___ Data to examine

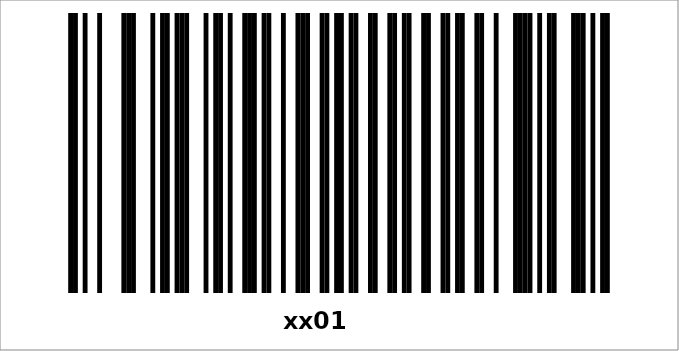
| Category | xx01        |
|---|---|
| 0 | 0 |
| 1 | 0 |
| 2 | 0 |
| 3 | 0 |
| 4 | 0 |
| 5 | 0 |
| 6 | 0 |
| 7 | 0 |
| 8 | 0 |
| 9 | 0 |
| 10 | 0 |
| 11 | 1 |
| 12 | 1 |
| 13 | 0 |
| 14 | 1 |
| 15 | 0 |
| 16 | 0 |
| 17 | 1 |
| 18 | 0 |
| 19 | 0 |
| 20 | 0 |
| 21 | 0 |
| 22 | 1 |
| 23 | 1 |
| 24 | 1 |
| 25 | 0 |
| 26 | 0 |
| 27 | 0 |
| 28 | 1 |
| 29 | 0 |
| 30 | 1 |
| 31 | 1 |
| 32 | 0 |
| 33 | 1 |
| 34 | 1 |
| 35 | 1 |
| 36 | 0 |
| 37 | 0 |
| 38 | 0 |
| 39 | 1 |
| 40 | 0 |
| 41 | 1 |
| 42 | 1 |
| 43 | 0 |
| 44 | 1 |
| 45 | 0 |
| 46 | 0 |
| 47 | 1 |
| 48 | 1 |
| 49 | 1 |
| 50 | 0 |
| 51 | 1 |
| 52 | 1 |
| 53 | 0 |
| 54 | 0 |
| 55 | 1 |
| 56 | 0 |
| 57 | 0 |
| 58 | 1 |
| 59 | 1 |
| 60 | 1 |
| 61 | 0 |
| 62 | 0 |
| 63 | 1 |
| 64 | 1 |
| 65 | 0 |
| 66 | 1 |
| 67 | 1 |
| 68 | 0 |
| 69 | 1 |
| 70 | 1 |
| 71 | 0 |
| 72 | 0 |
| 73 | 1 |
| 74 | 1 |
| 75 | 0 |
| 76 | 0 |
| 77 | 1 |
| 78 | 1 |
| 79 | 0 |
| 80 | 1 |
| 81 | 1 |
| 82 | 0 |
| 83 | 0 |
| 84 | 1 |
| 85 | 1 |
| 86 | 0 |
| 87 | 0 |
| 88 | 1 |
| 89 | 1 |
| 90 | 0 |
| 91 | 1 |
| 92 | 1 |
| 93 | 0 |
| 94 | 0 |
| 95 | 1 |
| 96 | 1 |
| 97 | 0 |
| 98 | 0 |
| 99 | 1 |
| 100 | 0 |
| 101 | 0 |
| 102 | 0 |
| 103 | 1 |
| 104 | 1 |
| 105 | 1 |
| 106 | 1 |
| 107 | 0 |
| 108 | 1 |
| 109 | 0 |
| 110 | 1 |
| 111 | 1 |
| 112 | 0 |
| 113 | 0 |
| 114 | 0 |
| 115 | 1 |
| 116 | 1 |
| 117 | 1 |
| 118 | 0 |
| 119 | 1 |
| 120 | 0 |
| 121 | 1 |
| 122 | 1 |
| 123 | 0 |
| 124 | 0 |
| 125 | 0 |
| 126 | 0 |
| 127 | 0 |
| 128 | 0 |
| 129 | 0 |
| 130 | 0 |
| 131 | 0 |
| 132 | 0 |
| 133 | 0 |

______
___ Data to examine

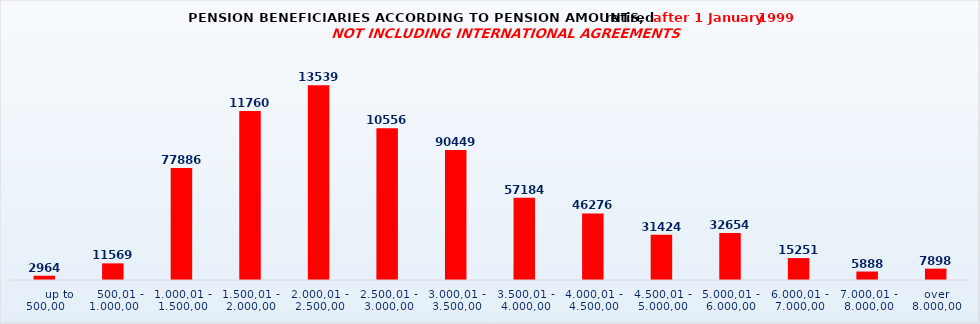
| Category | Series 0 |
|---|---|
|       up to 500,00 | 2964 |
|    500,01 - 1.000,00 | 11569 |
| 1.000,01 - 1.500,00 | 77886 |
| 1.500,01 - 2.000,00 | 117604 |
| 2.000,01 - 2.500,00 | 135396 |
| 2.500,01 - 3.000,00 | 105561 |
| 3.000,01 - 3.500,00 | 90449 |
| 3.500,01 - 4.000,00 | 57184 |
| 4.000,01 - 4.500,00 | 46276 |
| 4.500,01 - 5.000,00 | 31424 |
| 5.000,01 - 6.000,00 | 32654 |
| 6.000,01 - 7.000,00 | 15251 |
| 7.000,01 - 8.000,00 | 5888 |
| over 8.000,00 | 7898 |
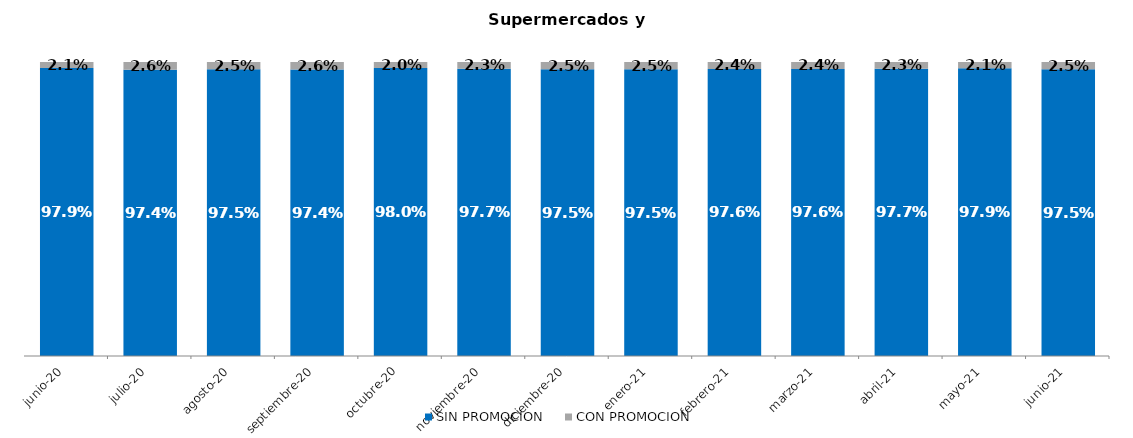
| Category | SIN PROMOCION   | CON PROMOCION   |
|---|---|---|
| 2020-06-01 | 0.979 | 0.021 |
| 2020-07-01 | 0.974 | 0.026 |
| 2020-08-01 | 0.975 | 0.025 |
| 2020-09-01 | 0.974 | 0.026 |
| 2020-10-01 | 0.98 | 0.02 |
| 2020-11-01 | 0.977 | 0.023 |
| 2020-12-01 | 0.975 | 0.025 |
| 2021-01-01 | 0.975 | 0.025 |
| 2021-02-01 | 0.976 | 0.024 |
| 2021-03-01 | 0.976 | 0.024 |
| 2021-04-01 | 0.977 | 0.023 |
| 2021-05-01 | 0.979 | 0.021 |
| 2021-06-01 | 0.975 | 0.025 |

______

**Action item**. Find all lines holding the word "Category" in the records above and copy them.

**Result of the task**.
| Category | xx01        |
| Category | Series 0 |
| Category | SIN PROMOCION   | CON PROMOCION   |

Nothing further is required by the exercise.